_WHAT YOU ARE ASKED TO DO_
Copy every line from the records that holds the word "Category".

_Records excerpted from a collection_

____

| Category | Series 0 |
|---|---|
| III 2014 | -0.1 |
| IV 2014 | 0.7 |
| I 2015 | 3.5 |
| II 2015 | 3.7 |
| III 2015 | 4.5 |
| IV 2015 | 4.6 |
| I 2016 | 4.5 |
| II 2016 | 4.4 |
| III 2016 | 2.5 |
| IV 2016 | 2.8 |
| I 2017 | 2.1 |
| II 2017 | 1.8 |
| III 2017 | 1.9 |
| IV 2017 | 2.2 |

____

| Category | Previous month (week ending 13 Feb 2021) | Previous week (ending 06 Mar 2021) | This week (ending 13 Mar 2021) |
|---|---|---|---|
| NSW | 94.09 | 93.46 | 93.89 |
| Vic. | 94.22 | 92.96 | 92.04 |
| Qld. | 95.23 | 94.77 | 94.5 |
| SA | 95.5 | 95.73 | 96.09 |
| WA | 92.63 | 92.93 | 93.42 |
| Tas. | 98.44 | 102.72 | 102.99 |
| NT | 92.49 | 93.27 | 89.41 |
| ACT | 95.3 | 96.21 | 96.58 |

____

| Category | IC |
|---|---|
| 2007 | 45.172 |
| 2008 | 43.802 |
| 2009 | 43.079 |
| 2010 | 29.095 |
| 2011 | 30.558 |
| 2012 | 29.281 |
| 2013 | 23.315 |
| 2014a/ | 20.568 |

____

_THE ANSWER_
| Category | Series 0 |
| Category | Previous month (week ending 13 Feb 2021) | Previous week (ending 06 Mar 2021) | This week (ending 13 Mar 2021) |
| Category | IC |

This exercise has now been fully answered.